North American Private University (Université nord-américaine privée) is a private university with an engineering school (International Institute of Technology – IIT), an architecture school (International School of Architecture, a department of IIT) and a business school (International School of Business), and is based in Sfax, Tunisia. It is accredited by the Ministry of Higher Education and Scientific Research and by the Accreditation Agency for Degree Programs in Engineering, Computer Science, the Natural Sciences and Mathematics (ASIIN). The university has 2 campuses: Sfax North and Sfax South.

== History ==
North American Private University was co-founded in 2012 by Dr Chafik Abid. a Tunisia born academic who obtained a PhD from Laval University in Quebec and then the Canadian citizenship. The aim of the university is to train future engineers, architects, and managers in Tunisia by providing them with solid national and international educational frameworks, as well as a diversity of academic backgrounds that combine theory and practice. The University is led by its co-founder, Dr Chafik Abid, who has recruited additional faculty and administrative staff over the years. The university has signed partnerships with many international universities and companies to enable students to pursue studies and experiences abroad. With over 1200 students in 2022, the university has built a new campus in the technopole of Sfax North in one year, and held a ceremony to celebrate its completion in January 2023. It welcomes an increasing number of international students, especially from West and Central Africa.

== Diplomas ==
 North American Private University offers several undergraduate and graduate courses in engineering, architecture and business administration.

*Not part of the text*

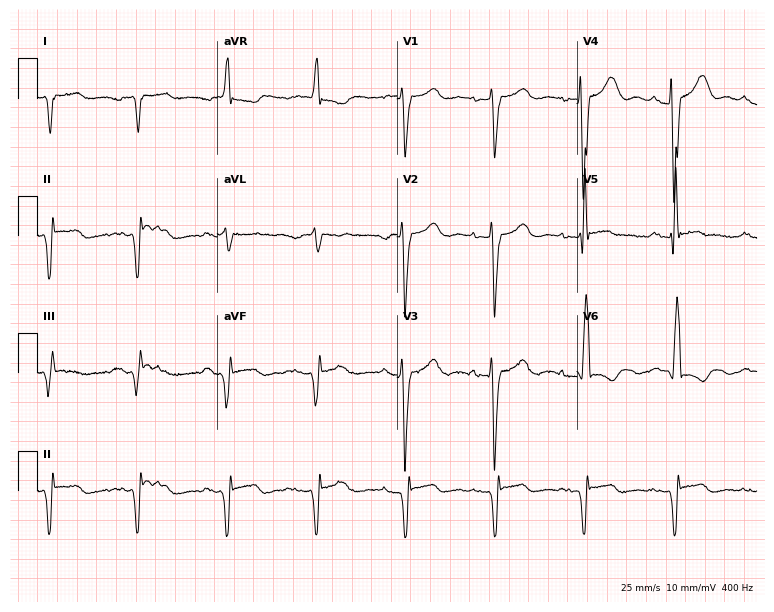
12-lead ECG (7.3-second recording at 400 Hz) from a 60-year-old male. Screened for six findings — first-degree AV block, right bundle branch block, left bundle branch block, sinus bradycardia, atrial fibrillation, sinus tachycardia — none is recorded. Other findings, if any, are not listed.

→ International Institute of Technology (IIT):
- Preparatory cycle for engineering studies.
- Undergraduate tracks leading to License in Computer engineering and in Industrial engineering.
- Graduate tracks leading to the National Diploma of Engineer in Computer engineering, Industrial engineering, Civil engineering, Mechanical engineering, Process engineering

→ International School of Architecture (ISA), a department of IIT:
- Undergraduate and graduate courses leading to the National Diploma of Architecture.

→ International School of Business (ISB):
- Undergraduate programs in Business Administration (License Nationale de Gestion, License of Business Administration).
- Graduate programs in Business Administration, including a 2-year MBA 100% in English and Specialized Master Programs in different fields such as in Digital Marketing, Financial Engineering and Accounting.
 North American Private University is well ranked among its peers.

== Faculty & research ==
 North American Private University has a faculty of more than 30 permanent professors, most of them holding a PhD from a Tunisian or an international university. Among the permanent professors:
- Dr Chafik Abid.
- Louis Boisgibault

 International Institute of Technology (IIT) has won two Erasmus+ research projects:

→ ENHANCE targets constructive objectives which are crucial for the development and the modernization of both Tunisian and Moroccan industry.

→ INTESA aims to provide a complete definition and evaluation of good greenhouse production practices used in Mediterranean climatic zones.